5.Free entry to Sky Garden: The best part about the Sky Garden? Entry to this lush green paradise is free. You will require tickets if you are planning a day visit. The ticket gives you an hour of roaming around inside the gardens, and you need to book your slot 3 weeks in advance. At the time of booking you need to mention your name and the names of all the people in your group if you are visiting as a family or friends.


Entry to Sky Garden is free, but you will need to book your 90-minute timeslot at least three days in advance online.

Recommended for:

Beautiful views, blooming flowers all year around, gorgeous sunset, live music and so much more. Whatever your preference, there is just so much the Sky Garden offers you.

Interesting facts about the Sky Garden

Sky Garden is a must-visit on your trip to London. The landmark, with its blooming flowers and breath-taking vistas, is iconic. Here are some more interesting facts about the place that you might not know of.

1. You need to book 3 weeks in advance: The only drawback to the Sky Garden is that you need to book tickets three weeks in advance. If you know when you are traveling you will be well advised to book early to get a good slot. However, you can walk in after 6pm on weekdays or 9pm on weekends. Be prepared for a queue though!

2. The Sky Garden is 155m up in the air: The garden is located from floors 34 to 37 of the Walkie Talkie building, giving you amazing views of London. Just hope the weather is on your side though. If you decide to step on to the terrace you’ll find yourself gazing at these sites with no obstruction.

3. You’ll get a 360-degree view of London: To get a 360 view of London’s skyline simply walk inside all around the glass building.

4. Hope the weather cooperates: You get the best London views from the Sky Garden outdoor terrace. However, this is open only if the weather is good and not rainy (which is any day in London!). Also, even if the terrace is open, if the sky is overcast much of London might be covered by clouds.

5. Perfect for a date: The Sky Garden is a classy place to get someone special. You can find yourself a quiet nook and sit with a cocktail looking over the London skyline.

6. There is no dress code: The Sky Garden doesn’t require a special dress code for entry. If you plan on having dinner or lunch though some restaurants and bars are a little stricter. Check before heading over for your meal.

7. Live music: If you visit Sky Garden between Wednesday and Saturday, you can enjoy live music at night. It is quite an experience to sit 155m above the city, sipping on a drink and enjoying the music.
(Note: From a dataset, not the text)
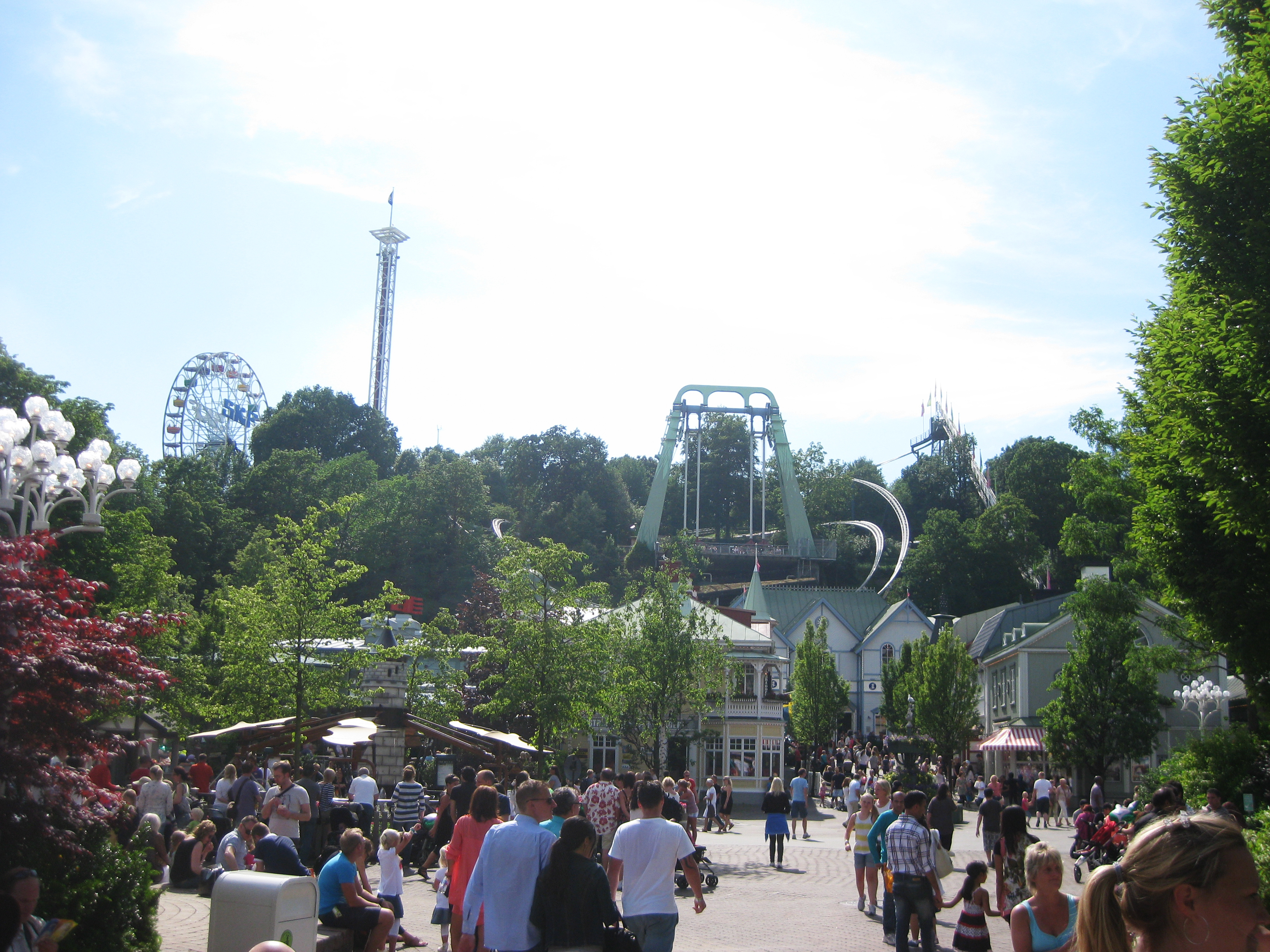 Liseberg i juli 2012. På bilden syns (från vänster): Pariserhjulet, Höjdskräcken, Uppswinget. Till höger om Uppswinget syns Lisebergbanans långa uppförsbacke.

8. Perennial blooms: Sky Garden is an indoor habitat, and this means flowers and trees can be kept in bloom all year round. Whatever the season or weather outside, the garden does not disappoint.

9. Plan your sunset visit: The Sky Garden is a great place to see the sunset. However, when you book your ticket please keep in mind the date you are visiting and check beforehand the time of the sunset in London on that date. Your visit time might be too early or too late for the sunset on that particular day. Use an online tool to tell you the time of the sunset in advance to avoid being disappointed.